Now, Dominguez, a nurse anesthetist, says her life “revolves around Hurricane Football.”
When one of her closest friends got married in Boston during a Hurricanes game day, Dominguez made sure there was a TV on in the back room during the reception, so she could alternate between the dance floor and checking in on the Hurricanes.
The duo, who has been tailgating with the same group of people for nearly 20 years, attends every game together. A vintage stuffed plush toy of Sebastian the Ibis comes along for every game.
Though they were unable to tailgate this past fall, Dominguez said she was excited to be back in the stands.
“You were out of your normal seats, and missed being around your friends, but it was just so nice to be there,” Dominguez said. “We enjoyed every second of it.”
Martin Berman
Though he was born in South Florida, it took a college roommate at Emory University to get Martin Berman invested in the Hurricanes.
“I was born in Hollywood and graduated from Cooper City High School, but I wasn’t a college football fan at all,” Berman said. “Until I roomed with Steve, I wasn’t following a lot of Hurricanes Football.”

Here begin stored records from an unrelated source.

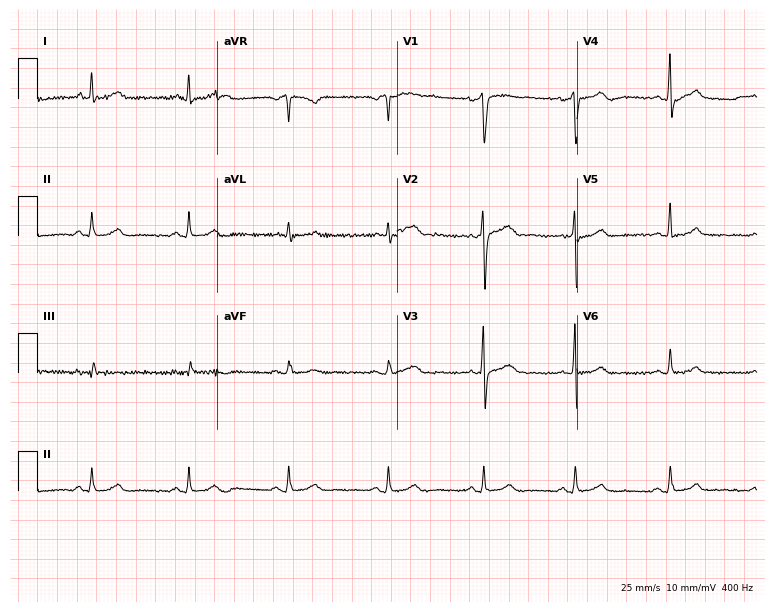
ECG (7.3-second recording at 400 Hz) — a 49-year-old male patient. Screened for six findings — first-degree AV block, right bundle branch block (RBBB), left bundle branch block (LBBB), sinus bradycardia, atrial fibrillation (AF), sinus tachycardia — none is recorded. Other findings, if any, are not listed.
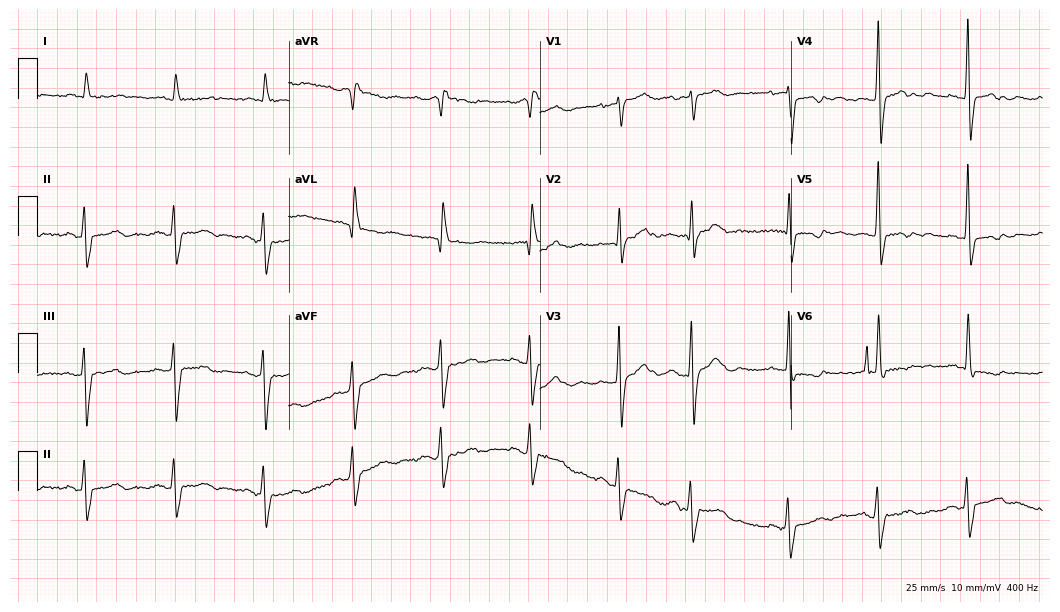
12-lead ECG from a male patient, 80 years old (10.2-second recording at 400 Hz). Shows right bundle branch block.
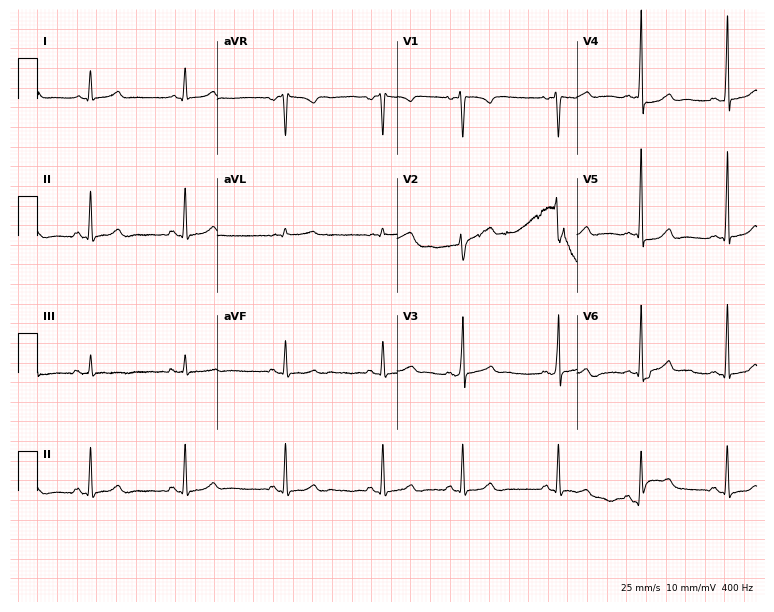
12-lead ECG from a 34-year-old female patient. Recorded interpretation: within normal limits.
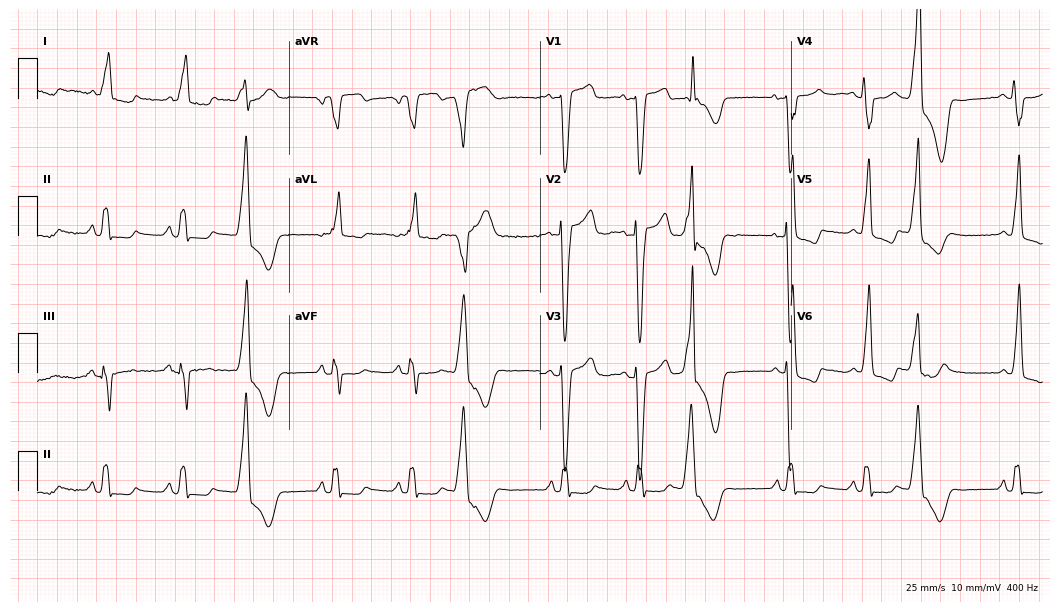
Standard 12-lead ECG recorded from a female, 79 years old. The tracing shows left bundle branch block (LBBB).
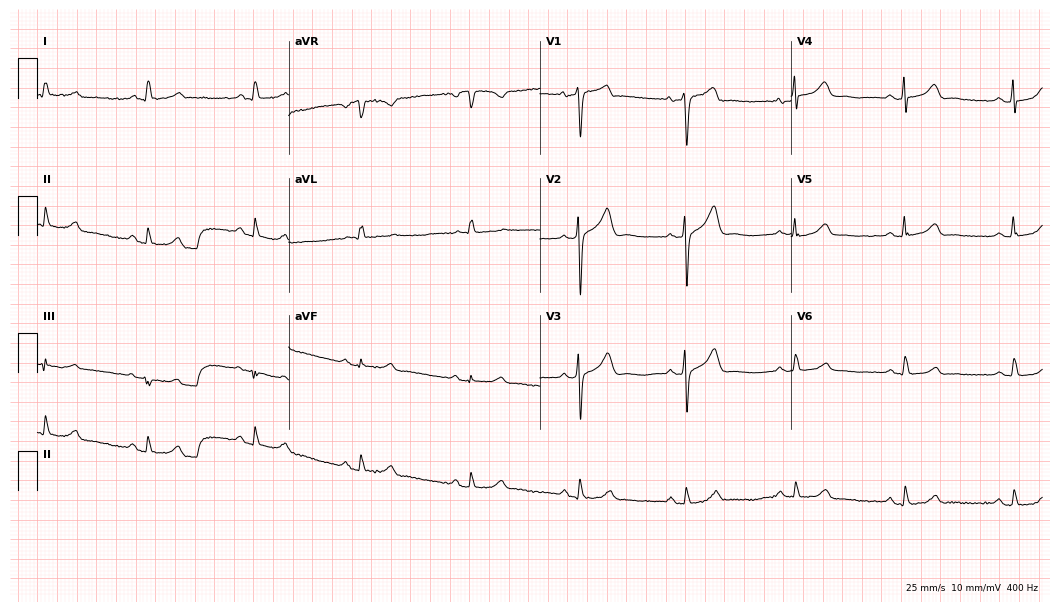
Resting 12-lead electrocardiogram (10.2-second recording at 400 Hz). Patient: a 48-year-old man. Read as a normal ECG.
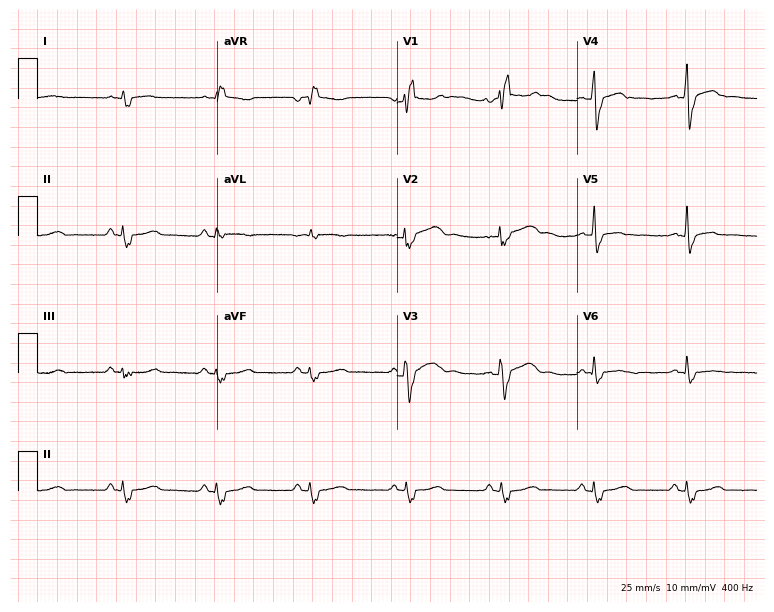
ECG (7.3-second recording at 400 Hz) — a male patient, 64 years old. Findings include right bundle branch block.
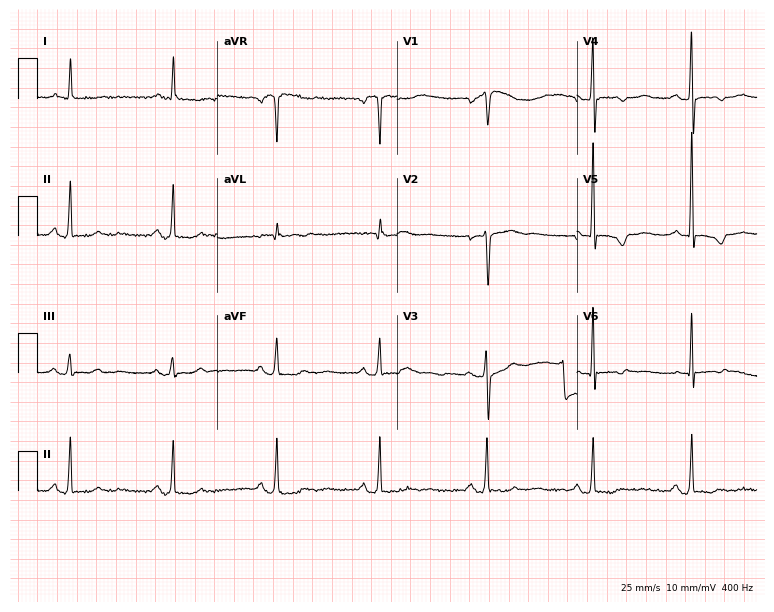
Resting 12-lead electrocardiogram. Patient: a 58-year-old female. None of these six findings is recorded: first-degree AV block, right bundle branch block, left bundle branch block, sinus bradycardia, atrial fibrillation, sinus tachycardia. Findings outside these six are not listed.
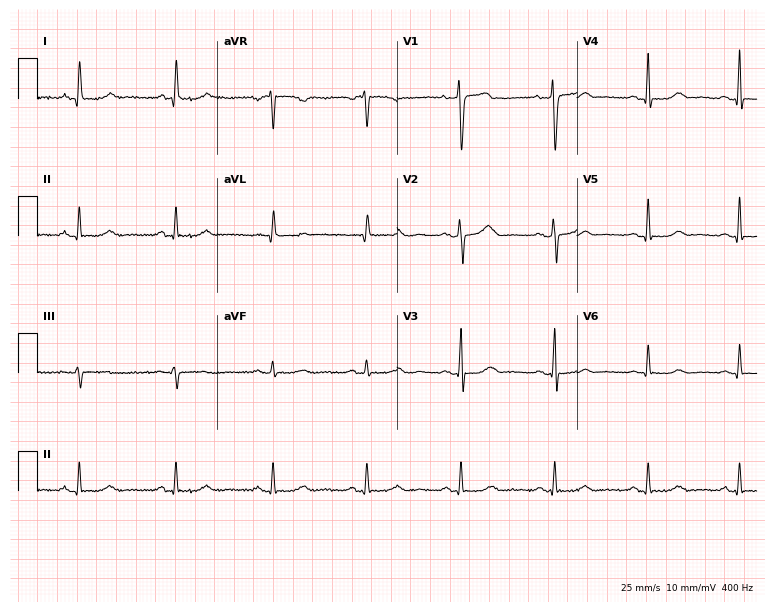
Electrocardiogram, a 55-year-old female patient. Of the six screened findings (first-degree AV block, right bundle branch block, left bundle branch block, sinus bradycardia, atrial fibrillation, sinus tachycardia), none is recorded.
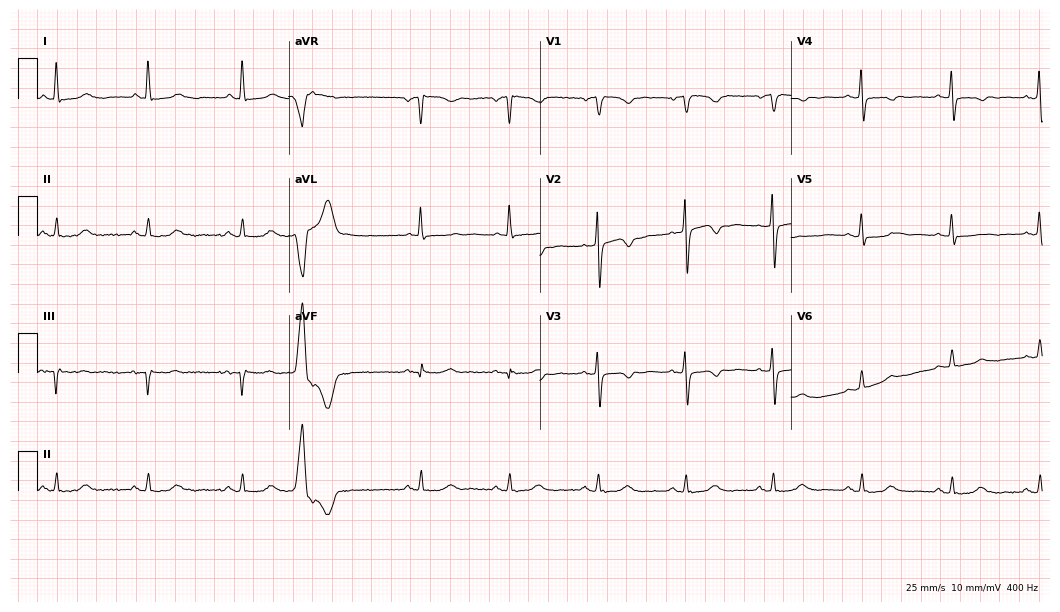
12-lead ECG from a woman, 56 years old. No first-degree AV block, right bundle branch block, left bundle branch block, sinus bradycardia, atrial fibrillation or sinus tachycardia recorded for this tracing. Findings outside these six are not listed.
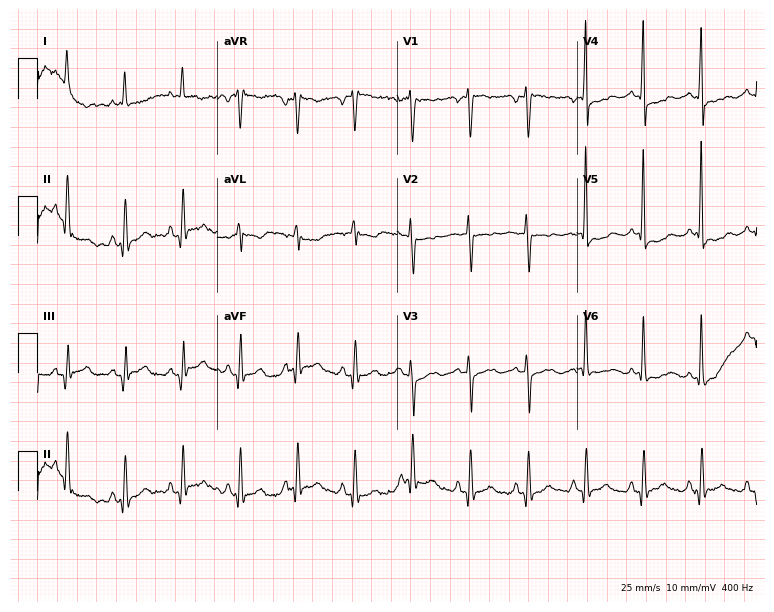
Resting 12-lead electrocardiogram (7.3-second recording at 400 Hz). Patient: a 68-year-old male. The tracing shows sinus tachycardia (a sinus rate of 100 beats per minute or more).
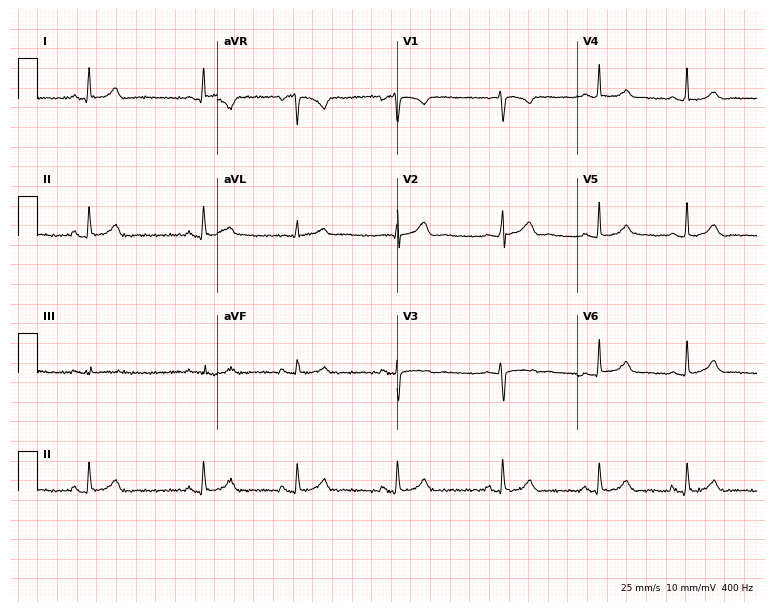
ECG (7.3-second recording at 400 Hz) — a female patient, 20 years old. Labelled as a normal ECG.
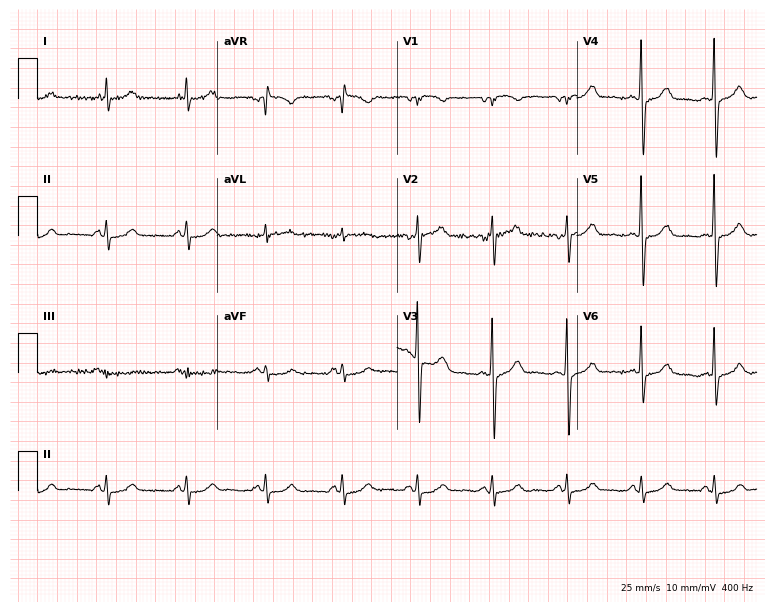
ECG (7.3-second recording at 400 Hz) — a 70-year-old male. Labelled as a normal ECG.

That all changed when the Hurricanes beat Nebraska for the 1983 national championship when the duo watched Miami win its first title on television.
“I graduated in 1984, moved back to South Florida and started going to some games,” Berman said.
Berman, who was watching Herschel Walker and Georgia play on television during his college years before the Hurricanes won their first title, quickly went all in on the hometown team.
“It’s one of the things we look forward to every year now,” said Berman, who often brings his children and step-children to the games with his wife, Jennifer.
Jennifer didn’t always attend, however – it took a fun tailgating party at someone’s house to first catch her interest.
“Now she wears more Canes clothing than I do,” Berman joked.
Berman first became a season ticket holder at the Orange Bowl in 1988, and still sits with the same people at Hard Rock Stadium as he did at the Hurricanes’ hallowed grounds.
“We’re already all talking about coming to games in the fall,” Berman said. “We’re really looking forward to it.”